【Bizプレミアム】なぜ今「海外民藝」が若者に人気なのか? 異国の奥地からの“来訪者”が放つ魅力

2021.9.12 08:00

 あらゆるものがネットで手に入る時代だからこそ、人は「得がたさ」に惹(ひ)かれるのか。「海外民藝」を開拓した第一人者といわれる「巧藝舎」(横浜・山手町)の店主、故・小川泰範さんが長年かけて集めた世界の手仕事品を紹介する図録「世界の美しい民藝」(グラフィック社刊)が5月の発売以来、幅広い世代から関心を集めている。本来ならば異国の奥地から出ることのなかった品々が、遠く離れた東京の、しかもトレンドの中心地でハイセンスな人たちの感性を刺激している。決して洗練されたものとは言いがたく、素朴な異国の品々が、なぜいま多くの人の心を惹きつけるのか。

 「開拓」という名の収集活動

 横浜の山手町界隈。観光スポットとして知られる「港の見える丘公園」に向かう坂の途中、少し奥まった場所に巧藝舎はある。まるで個人宅のような店構えだが、その店先には店内に入りきらない甕や家具、雑貨などの民藝の品があふれかえっている。

 店内には日本では見慣れない顔をした面がこちらに視線を向け、織物や木工、陶器のほか、玩具や祭器など異なる国の品々が所狭しと並んでいた。気候や風土、生活習慣などが影響した、それぞれの暮らしの中から生み出された手仕事の数々。一昨年にがんで亡くなるまでの40年あまり、海外旅行がいまほど容易ではなかった時代から小川さんが独自に仕入れルートを開拓し、収集したものたちだ。

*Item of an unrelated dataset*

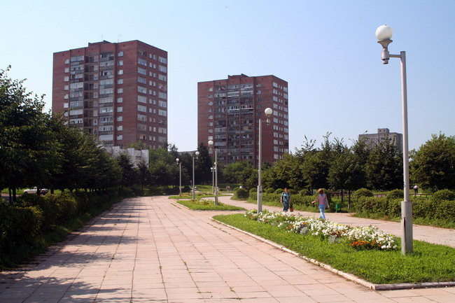 Náměstí v Glazově

 そもそもは濱田庄司や芹沢銈介といった「民藝運動」の巨匠たちのコレクションへの協力が始まりだったという小川さんの収集活動。向かう先は主に中南米、アフリカ、アジア地域の国々で、骨董的な価値があるものではなく、1970~1990年代に使われていた“現役”の品々を中心に集められた。

 「文化に対する偏見を捨て、相手の信頼を得るには現地で相手と同じごはんを食べ、同じ水を飲むことから始まる」と教えてくれたのは、泰範さんと共に父親から工藝舎を引き継ぎ、自身も東南アジア地域で収集活動を行っていた姉の能里枝さん(78)。何年も現地に足を運び、信頼関係を築いてきた。320点に及ぶ貴重な文物が紹介されたこの本には、そうして地道に開拓した仕事の痕跡が文章や現地の写真などとともに記されている。

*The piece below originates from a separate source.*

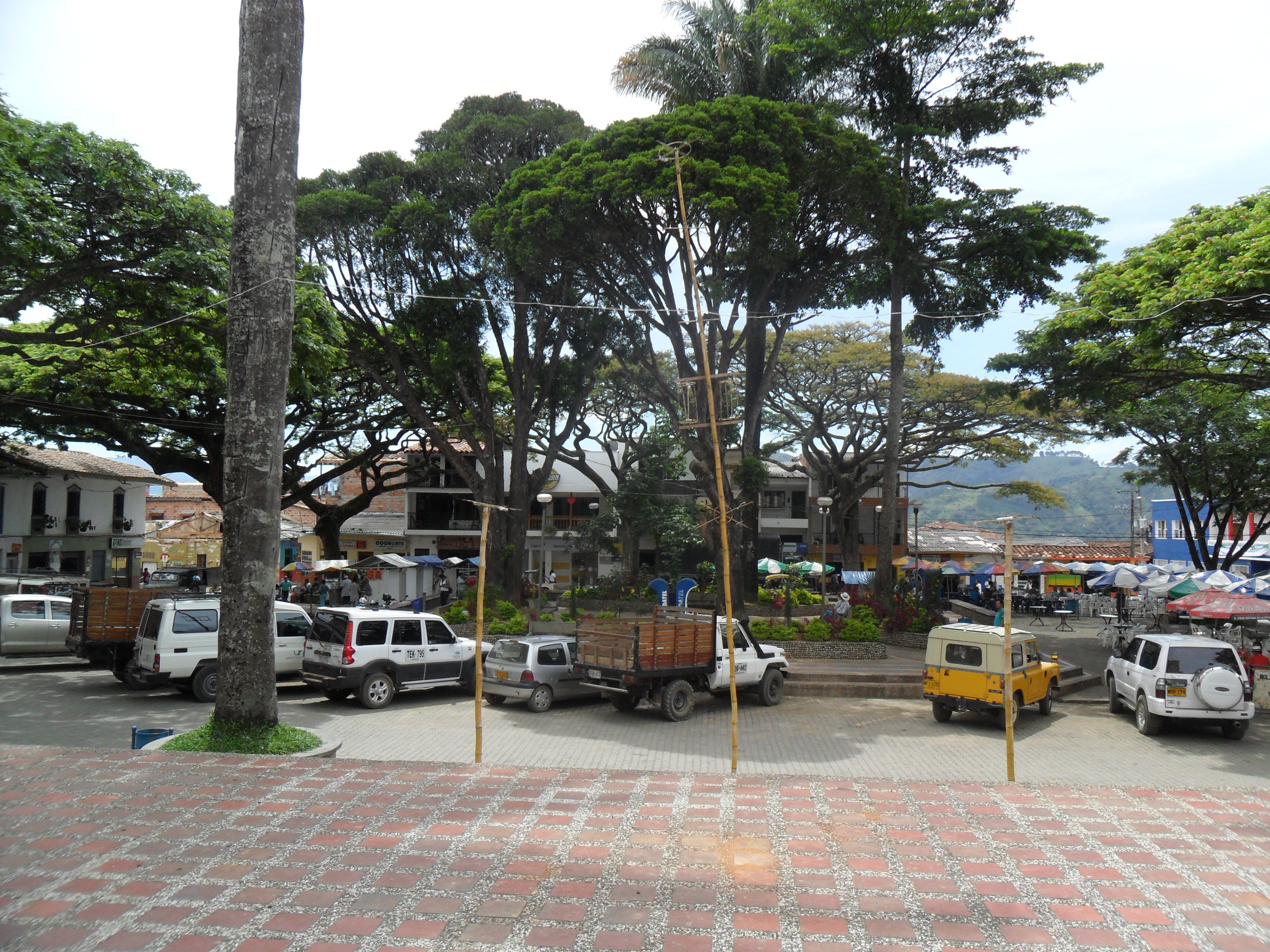 Vista del parque principal del municipio de Betania (Antioquia), visto desde el atrio de su iglesia.

 収集品の中には民族性が高い歴史あるものもあれば、素材を変えながら作り続けられているもの、生活様式の変化で姿を消しつつあるものもある。「時代の変化によってなくなるものもあれば、また新たに生まれる品もある。ものは暮らしや祈りの思いから生まれる」と能里枝さんは語る。

 若い世代が「直感的」に感じる魅力

 こうした巧藝舎の商品がいま、幅広い世代から関心を集めている。若い世代を中心に人気を集めるファッションブランド「ビームス」も取引先の一つだ。ファッション同様、暮らしを豊かにするものとして民藝の魅力を発信する「fennica」(フェニカ)というレーベルで6年前から巧藝舎と取引を開始し、現在は20種類もの商品を取り扱っている。

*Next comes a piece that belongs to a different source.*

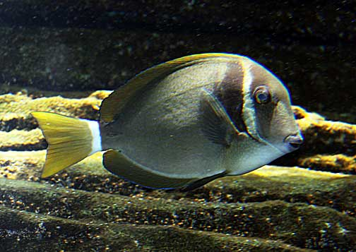 A. leucopareius en Hawái

 そこでバイヤーを担当する菊地優里さん(34)も巧藝舎の本を手に取った一人だ。

 「生活に根差した祈りや家族への想いなど“目に見えないもの”を感じられる品々が丁寧な文章で紹介されていて、心に訴えかけてくるものがあった」

 店舗を訪れ、巧藝舎の商品を手に取る客層には菊地さんと同じ印象を抱く人が多いようで、「稀少性といった価値よりは直感的に色や形、自然素材のぬくもりに魅力を感じている人が多い」と話す。こうした素朴で、どこか温かみのある「手仕事」が若い世代にも求められ始めている背景に、「消費に対する考え方の変化がある」と感じている菊地さん。「環境へ関心が集まる時代だからこそ、愛着をもって使い続けられる手仕事の良さが再認識されているのでは」と続けた。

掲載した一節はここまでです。